Microspore embryogenesis

Brassica napus microspore embryogenesis as model to study the initiation of plant embryogenesis

Genetic studies to screen for embryo mutants in higher plants have led to the identification of genes involved in basic developmental processes such as axis establishment, pattern formation and organogenesis. Molecular and biochemical analyses of late seed-specific processes such as storage product accumulation and seed dormancy have also been carried out. However, due to the inaccessibility of the egg cell and zygote in angiosperm seeds, progress has been far more limited in our understanding of the developmental events that take place during fertilization and early embryo induction. We use embryogenesis from Brassica napus microspores in culture as an efficient system to provide us with large amounts of experimental material for molecular and biochemical analysis of both induction and early development of embryos. By incubating microspore cultures at 18°C and 32°C, we can compare essentially non-embryogenic cultures with highly embryogenic ones (see Figure 1). 
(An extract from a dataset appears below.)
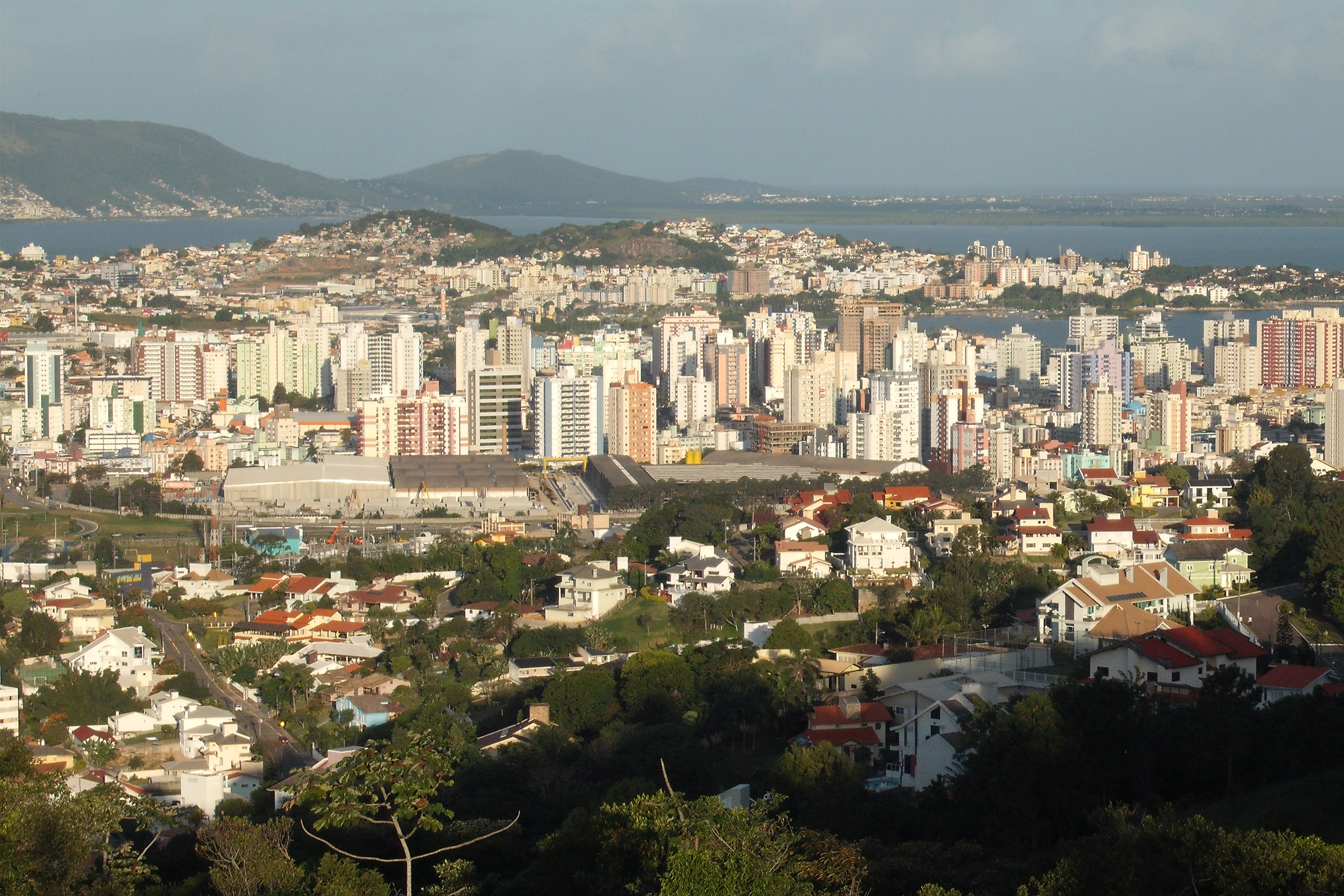 Panorâmica cidade de São José

Figure 1:Brassica napus microspore embryogenesis model: 32°C heat shock stress treatment leads to embryogenesis, whereas no stress results into pollen maturation

In the past we have used differential molecular screens, to identify genes that are differentially expressed during early embryo development in microspore embryo cultures. Some of these genes include BABY BOOM, (encodes an AP2 transcription factor that triggers embryogenesis) and LIGAND LIKE PROTEIN (encodes a CLV3 related ligand that is required for proper embryo pattern formation). Now we are focussing on ‘omics’-based analyses of Brassica napus microspore embryo cultures. 
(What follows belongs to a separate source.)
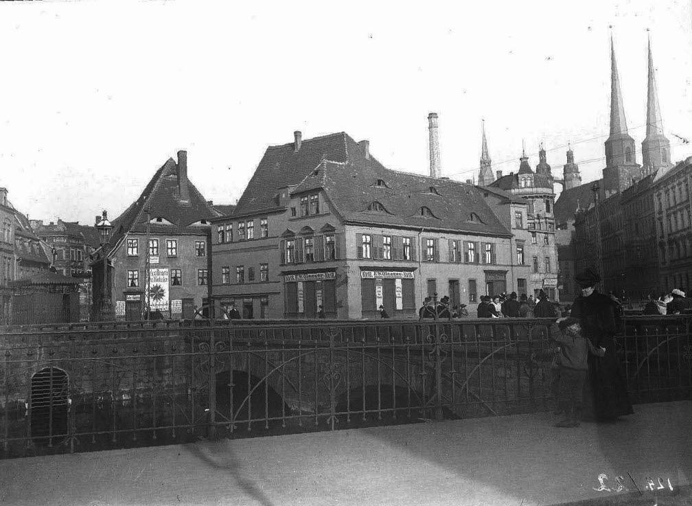 Blick vom Robert-Franz-Ring zur Klausbrücke und zum Haus Große Klausstraße 18, heute Nr. 12: Wilhelm-Friedemann-Bach-Haus

Microspore-derived embryos with functional suspensors
For many years, microspore embryogenesis has been known to result from the switch of the developmental program of gametophytic development into sporophytic development leading to formation of multicellular microspores that differentiate into embryos later on. Morphologically, however, this growth behavior is very unlike the process of zygotic embryogenesis, where the suspensor plays an important role in early embryogenesis. Recently, we developed a Brassica napus microspore embryogenesis protocol where suspensor-like filamentous structures are produced, whose distal tip cells proceed to form the embryos (see Figure 2). Here, it is for the first time that microspore embryogenesis is exhibiting the highly ordered cell division pattern observed in zygotic embryogenesis, which makes microspore embryogenesis a more attractive model system for studying embryogenesis of plants. 

Figure 2: Classical system of microspore embryogenesis starting from a multicellular microspore (left panel) and the new system with a suspensor formed mimicking zygotic embryogenesis (right panel)

Microspore culture protocol development
Haploid and doubled haploid plants regenerated from microspore embryos are invaluable breeding tools, as complete homozygosity is obtained in a single generation. Such homozygous plants can be used directly as parents in F1-hybrid breeding, and they can facilitate analysis of multiple (recessive) traits and development of molecular maps. Based on our expertise in microspore culture systems in a number of model species, we developed microspore culture protocols for commercial crops. Such crops include among others hot pepper, Anemone, Delphinium, Zantedeschia, and tulip (see Fig. 3). In this area of research, our main emphasis is on ornamentals, where the use of doubled haploids may result in replacement of expensive tissue culture vegetative propagation by multiplication through seeds , as hybrid varieties can be easily introduced to obtain high quality uniform starting material.  

Figure 3: Species for which we successfully developed microspore culture protocols: Hot pepper, Zantedeschia and Delphinium

Recent Posters:

• Microspore embryogenesis in ornamentals; promising results with standard protocols
• Brassica microspore embryogenesis as a model system to isolate embryo-specifiec genes: The identification of LLP1

References:

• Custers, J.B.M., J.H.G. Cordewener, M.A. Fiers, B.T.H. Maassen, M.M. van Lookeren Campagne and C.M. Liu (2001) Androgenesis in Brassica: A model system to study the initiation of plant embryogenesis. In "Current Trends in the Embryology of Angiosperm", S.S. Bhojwani and W.Y. Soh (Eds), pp451-470.
• Cordewener, J.H.G., J.H.W. Bergervoet & C.M. Liu, 2000. Changes in protein synthesis and phosphorylation during microspore embryogenesis in Brassica napus. J. Plant Physiol. 156: 156-163.
• Cordewener, J.H.G., Custers, J.B.M. and Van Lookeren Campagne, M.M. (1998) Microspore culture: A model for investigating the role of stress in the induction of embryogenesis, in Y. Chupeau, M. Caboche and Y. Henry (eds), Androgenesis and Haploid Plants, Springer, Heidelberg, pp. 54-68.